Comparison with Docker Compose¶

Concern	Docker Compose (example)	Kubernetes (production)
Reverse proxy	nginx container	Traefik IngressRoute
Prefix stripping	nginx `rewrite`	Traefik `StripPrefix` middleware
TLS	Not configured	Traefik + Let’s Encrypt
Service discovery	Docker DNS (`plone`, `thumbor`)	Kubernetes DNS (`plone-svc`, `thumbor-svc`)
Secrets	Environment variables in YAML	Kubernetes Secret resource
Scaling	Manual `docker compose up --scale`	HPA (Horizontal Pod Autoscaler)

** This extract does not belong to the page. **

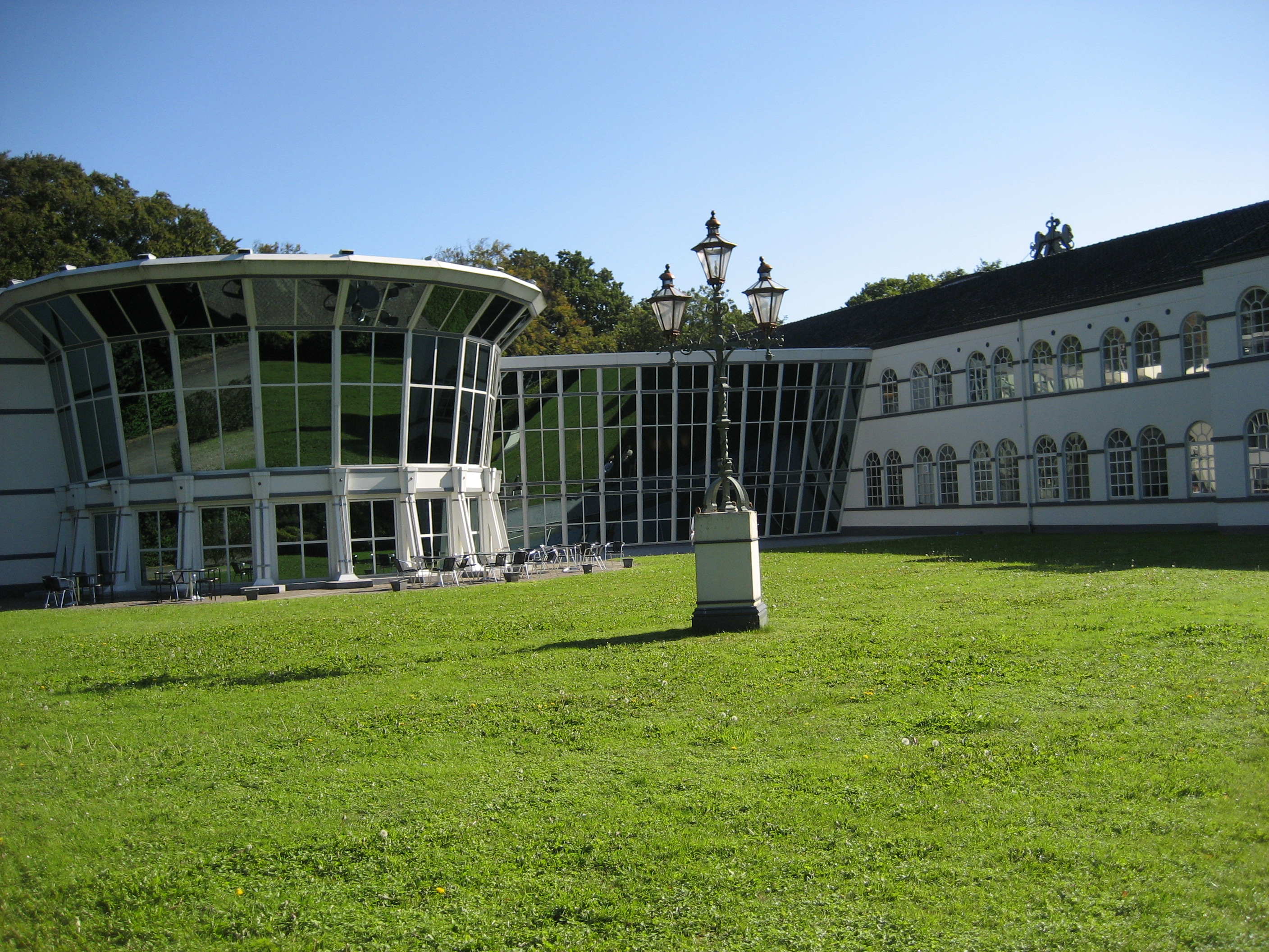 De achterzijde van de Zilverfabriek met de nieuwbouw. Voor de voorzijde van het gebouw zie thumb|left

PostgreSQL	Container with volume	StatefulSet or managed PG
Blob disk cache	Container-local	emptyDir or PVC per pod
Health checks	Docker HEALTHCHECK	Kubernetes liveness/readiness probes

The architectural pattern is identical in both environments. The Docker Compose example is a faithful miniature of the production topology – the same service boundaries, the same routing rules, the same internal auth flow. Moving to Kubernetes is a matter of translating container definitions to pod specs and nginx rules to IngressRoute CRDs.